SPACE BETWEEN MASSADARA AND CONUNDRUM, MARCH 23RD THROUGH 24TH, 1000.
The
asteroid exerted a very small gravitational pull, something the ship could compensate for with minimal effort. The rock was perfect for their needs, containing most of the major metals and minerals, as well as volatiles. Measuring a hundred kilometers on a side, the small planetoid also could provide some cover if something unwanted came along.
“The only thing missing is supermetals,” said the Assistant Engineering Officer, who was acting Engineer of the ship.
“We won’t be getting any more of those,” said Commander Xavier Jackson, resting his elbows on the conference table. “Not short of a supply ship, or a factory complex.”
And there won’t be any of those out here, thought Captain Mei Lei, looking at the holo of the asteroid rotating in the center of the table. Supermetals did not occur in nature. Not even a supernova was capable of producing the metals that existed on an island of stability in the higher numbers of the Periodic Table. Only advanced industrial processes could create them, on minor planets that were converted into massive factory complexes, used until the planet grew too hot, then moved to the next frozen planet or moon. And something so sensitive would only be built around the star of a core or developing system, where it could avail itself of the security of the Fleet. The metals were vital for modern technology, especially the technology of the Fleet.

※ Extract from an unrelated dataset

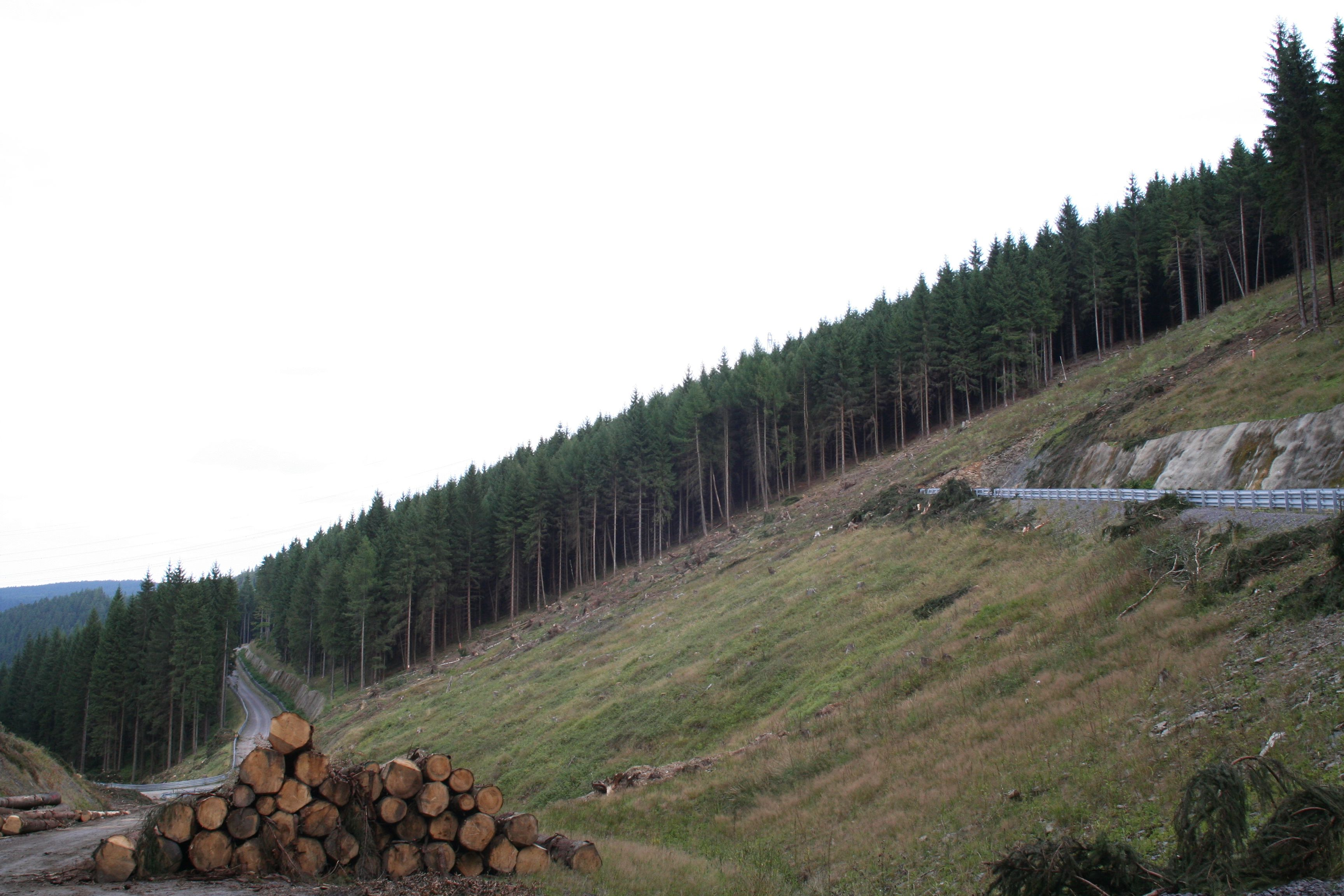 Tunnelportal Nord des Tunnel Goldberg bei Goldisthal, nach Abholzung des Hanges
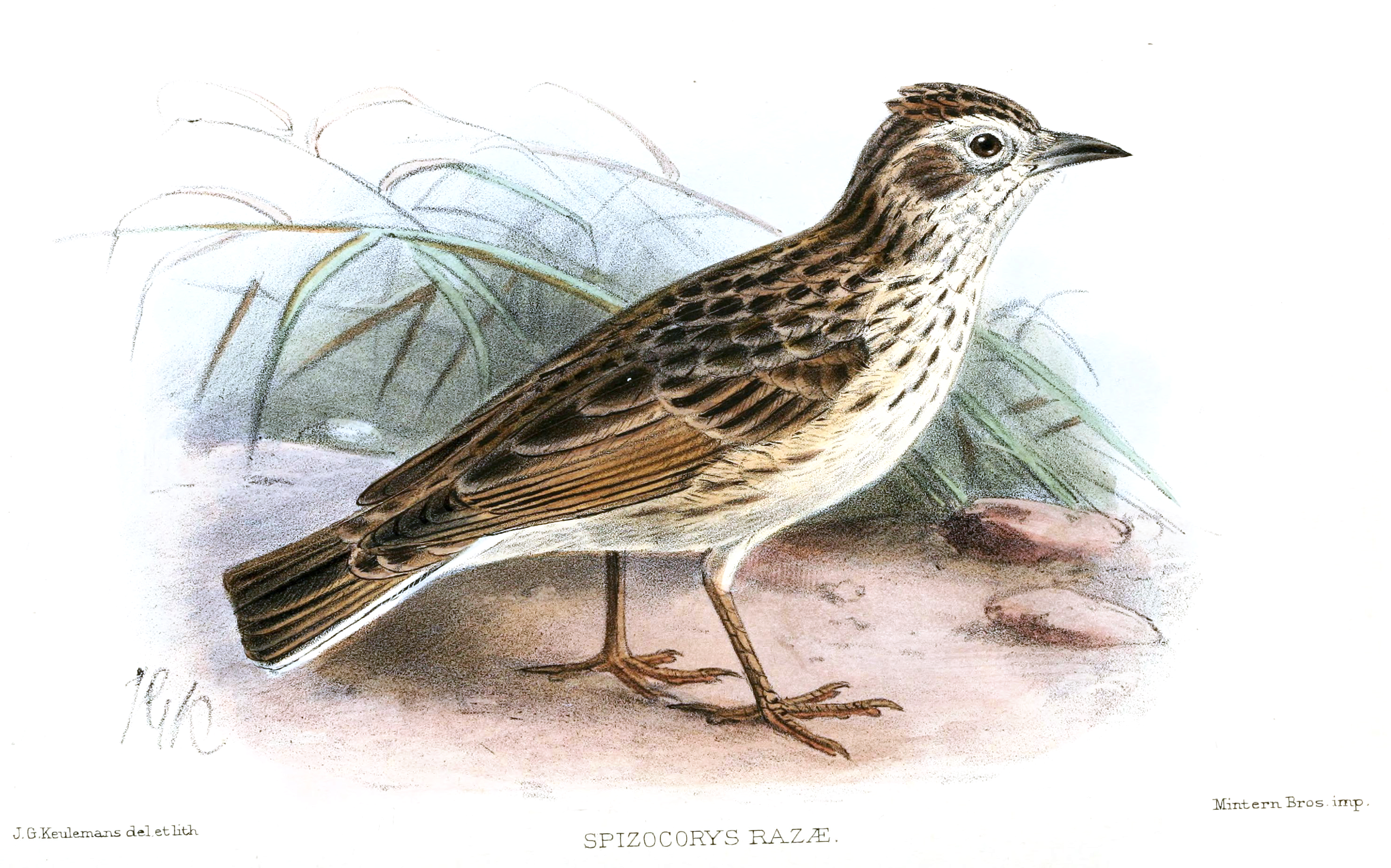 Spizocorys razae=Alauda razae

“So what’s the word on the hyper projectors?” asked Jackson, looking over at the Engineer.
“I believe we can build them back to Hyper IV units,” said the officer, a frown on his face. “Too much of the super platinum was taken out when the units ruptured during the catastrophic translation. I just don’t have enough to do any better. Same with the compensators.”
“What about the missiles?” asked the Captain, looking away from the rock.
“What about them?” asked Lt. Commander Jose Hernandez, a puzzled expression on his face. “We still have fifty-eight functional offensive missiles, and a couple of hundred defensive.”